Мальчик А., второй из наших детей, заканчивал школу. Завтра уже должен был звенеть для него последний звонок. И вот, во второй половине дня, после работы, наш папа поехал с ним в магазин за костюмом.
В 21:00 муж позвонил мне и голосом «уставшим, но довольным» сообщил, что все куплено и они едут обратно, но… брюки надо немного подшить.
Эти чудесные, распрекрасные брюки, конечно, нельзя доверить просто мне. Подшить – по мнению моего мужа – должен был профессионал. Поэтому, пока они ехали домой, мне предстояло найти в селе, где мы живем, того, кто правильно подшил бы эти штаны.
Да, 40 лет не просто возраст, это – категория, она означает: «для меня невозможного мало». Я моментально вспоминаю, что буквально недавно познакомилась с милой девушкой, которая, как и я, приводит на занятия своего ребенка, а как раз утром мы обменялись с ней телефонами.

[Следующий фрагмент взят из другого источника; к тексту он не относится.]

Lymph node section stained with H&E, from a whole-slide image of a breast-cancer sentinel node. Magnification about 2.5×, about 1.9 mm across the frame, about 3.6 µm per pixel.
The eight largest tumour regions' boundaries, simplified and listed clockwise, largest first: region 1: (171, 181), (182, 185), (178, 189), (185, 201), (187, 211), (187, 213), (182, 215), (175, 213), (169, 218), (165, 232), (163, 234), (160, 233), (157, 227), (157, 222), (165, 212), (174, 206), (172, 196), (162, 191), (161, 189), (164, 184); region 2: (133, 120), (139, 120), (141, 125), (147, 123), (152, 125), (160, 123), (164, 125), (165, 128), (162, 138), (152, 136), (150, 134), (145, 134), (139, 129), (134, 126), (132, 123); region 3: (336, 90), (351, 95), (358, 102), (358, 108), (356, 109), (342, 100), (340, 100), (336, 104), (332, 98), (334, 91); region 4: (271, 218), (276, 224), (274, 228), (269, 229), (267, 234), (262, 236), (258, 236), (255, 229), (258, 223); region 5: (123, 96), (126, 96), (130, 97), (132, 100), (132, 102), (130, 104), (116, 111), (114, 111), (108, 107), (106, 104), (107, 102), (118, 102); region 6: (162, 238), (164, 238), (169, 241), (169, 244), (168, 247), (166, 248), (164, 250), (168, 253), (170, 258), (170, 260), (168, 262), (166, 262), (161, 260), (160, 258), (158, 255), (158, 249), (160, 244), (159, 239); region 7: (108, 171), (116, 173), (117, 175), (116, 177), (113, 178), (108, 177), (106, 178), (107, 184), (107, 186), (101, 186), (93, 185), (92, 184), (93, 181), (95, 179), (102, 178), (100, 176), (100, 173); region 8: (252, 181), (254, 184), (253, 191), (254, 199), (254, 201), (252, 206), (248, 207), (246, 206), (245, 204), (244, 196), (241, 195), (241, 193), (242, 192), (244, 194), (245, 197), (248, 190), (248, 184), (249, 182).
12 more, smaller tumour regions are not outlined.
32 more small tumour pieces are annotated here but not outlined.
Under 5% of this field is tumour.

Эта девушка имела неосторожность сказать, что хорошо шьет, и любит это дело.
В 21:03 я звоню ей и прошу помочь мне подшить брюки сыну, объясняю ситуацию, она готова, встреча назначена на 23:00.
И вот мы с мальчиком А. и брюками под мышкой едем по нашему темному и спящему поселку. Ищем сначала улицу Герцена, а потом ее пересечение с улицей Огарева. На перекрестке двух разбитых сельских дорог, олицетворяющих собой дружбу, стоит нужный дом.
Мы стоим у ворот и ждем, вдали зажигается фонарь и в калитке появляется молодой мужчина. «Здраффстффуйте!» – говорит он на ломанном русском, и я вспоминаю, что муж прекрасной соседки – немец.
Высокий, светлорусый, с голубыми глазами он ведет нас в дом, по дороге показывает любимый мотоцикл. Я, чтобы поддержать разговор, говорю, что и у моего мужа тоже есть, не кроссовый, конечно, но… Входим в дом. А дальше начинается история о том, как настоящие сельчане выручают друг друга в любое время дня и ночи. Эпопея со штанами длилась часа три-четыре.
Мы сидели наверху, и она рассказывала мне, как ее Ханс стал печь в России хлеб, потому что тот, что у нас продается, «вообще не хлеб, с точки зрения немца». Для этого он привез из карьера глину и смастерил печку, и вот в такой уличной печи стал готовить немецкие булочки и пиццу. А еще он совершенно не признает наших колбас и мороженого.
Я как раз хотела спросить, не стал ли он собственноручно заготовлять колбасы, но тут вошел Ханс: «Тфой муш любит мотоцикл? Я подарить ему два новый покрышка. Из Берлина».
Я уже давно готова в принципе ко всему, поэтому, когда мне в незнакомом доме в три часа ночи настоящий немец дарит две шины из Берлина, я беру паузу всего на минуту. «Спасибо, Ханс! – говорю я. – Это прекрасно, но надо спросить у мужа, нужны ли они ему». «Из Берлина, – говорит он, – это настоящие!» Кажется, они точно наши.
Ханс уходит, его жена берет оверлок. Мы продолжаем нашу неспешную беседу обо всем. Когда-то ее муж приехал в Россию на работу, он инженер и принимал участие в реставрации МХАТа, потом Большого. А в последнее время он пытается наладить собственный бизнес. Она рассказала, как они ездили на мотоциклах на Байкал вместе с немецкими байкерами. Это было успешным бизнесом ее мужа, пока в Европе не стали пугать бедных немцев нами.
Ханс снова входит к нам. «Ф России не умеют строить дома, – говорит он. – Во-первых, тут всегда текут крыши, во-вторых, холодно, и, в-третьих, перекошены фундаменты». И вот тут мне становится обидно. «Приглашаю вас в гости. Я покажу вам дом с идеальным фундаментом, идеальной крышей, и теплый», – говорю я горячо. Ханс улыбается как Дитер Болен времен моей молодости.
«Все готово», – говорит его прекрасная жена, мы договариваемся о встрече у нас, и я уезжаю. Три часа ночи, все вокруг спят, нигде ни фонаря, я жму на газ на перекрестке Герцена и Огарева и думаю о новых знакомых.
Дома я вешаю штаны на кресло и иду спать, муж сидит за компьютером и работает. По дороге сообщаю ему: «Я познакомилась с немцем, он печет в уличной печке хлеб и подарил тебе шины из Берлина». Муж молча смотрит на меня, сказать-то нечего.